The consequence of Equations 1 and 2 is that changes in sensor characteristics, surface irradiance, and atmospheric clarity between image acquisitions should result in linear scalings and translations of the distribution of DC values shown in Figure 1A within the red-NIR scatter plot space. However, these changes do not alter the basic relationship between the BSL and FCP PIFs within the DC distribution for an image. Thus, we have determined that, if one knows the equation of the BSL and the red and NIR values for the FCP for two images, this information can be used to normalize the red and NIR bands of one image to those of the other image. Furthermore, if the equation of the BSL and the red and NIR values for the FCP can be expressed in terms of surface reflectance, this information can be used to convert the red and NIR bands of an image from DC to surface reflectance.

The equations needed to carry out these transformations are as follows,

Y_i,NIR = DC_i,NIR β₁ + β₂

(3)

X_i,red = DC_i,red β₃ + β₄

(4)

in which Y_i,NIR and X_i,red are the transformed values of DC_i,NIR and DC_i,red, respectively, for pixel i in the red and NIR image bands. The parameters β₁–β₄ are evaluated from two sets of values for the slope and intercept of the BSL and the coordinates of the FCP. One set of these values comes from the scatter plot for the image to be transformed, which we call the “target” image. The second set of values is called the “reference” set, and provides the basis for the transformation. These reference values may come from the scatter plot for another image (the “reference” image). If the pixel values for this reference image are in the form of DCs, then Y_i,NIR and X_i,red will also be in the form of DCs, and the target image will be normalized to the reference image. If the pixel values for the reference image are in the form of reflectance, then Y_i,NIR and X_i,red will be in the form of reflectance, and the target image will be converted from DC to reflectance. Alternately, the reference set of values for the slope and intercept of the BSL and the coordinates of the FCP could be determined from ground-based field measurements instead of from a reference image.

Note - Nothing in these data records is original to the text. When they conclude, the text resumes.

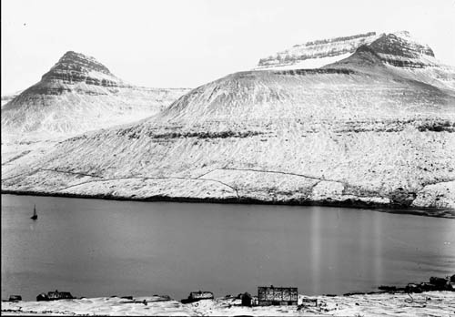 Fuglafjørður, Faroe Islands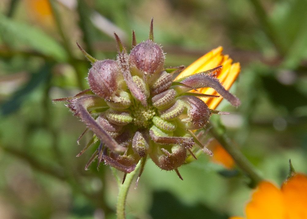 Calendula suffruticosa fruit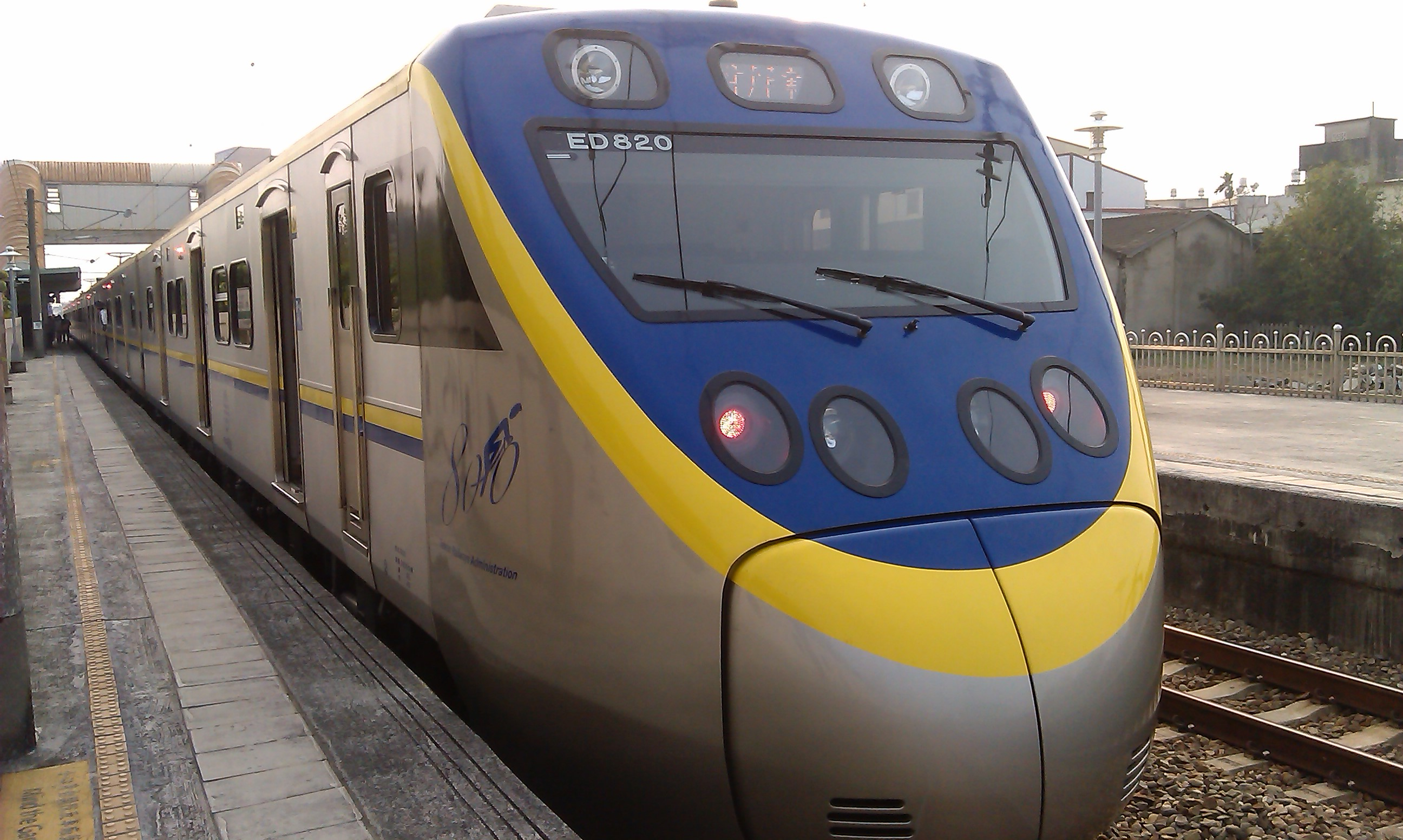 中文（台灣）: 臺灣鐵路管理局EMU800型電聯車EMU820，停靠水上車站。

The parameters in Equations 3 and 4 are evaluated as follows,

$${\beta }_1=\frac{y_{fc,ref}-\left(a_{1,ref}{x}_{fc,ref}+a_{0,ref}\right)}{y_{fc,tar}-\left(a_{1,tar}{x}_{fc,tar}+a_{0,tar}\right)}$$

(5)

β₂ = y_fc,ref – y_fc,tar β₁

(6)

β₃ = (a_1,tar β₁) / a_1,ref

(7)

β₄ = x_fc,ref – x_fc,tar β₃

(8)

In these equations, a_1,ref and a_0,ref are the reference values for the slope and intercept, respectively, of the BSL, while x_fc,ref and y_fc,ref are the reference values for the coordinates of the FCP for the red and NIR spectral bands, respectively. Similarly, a_1,tar and a_0,tar are the target image values for the slope and intercept, respectively, of the BSL, while x_fc,tar and y_fc,tar are the target image values for the coordinates of the FCP for the red and NIR spectral bands, respectively.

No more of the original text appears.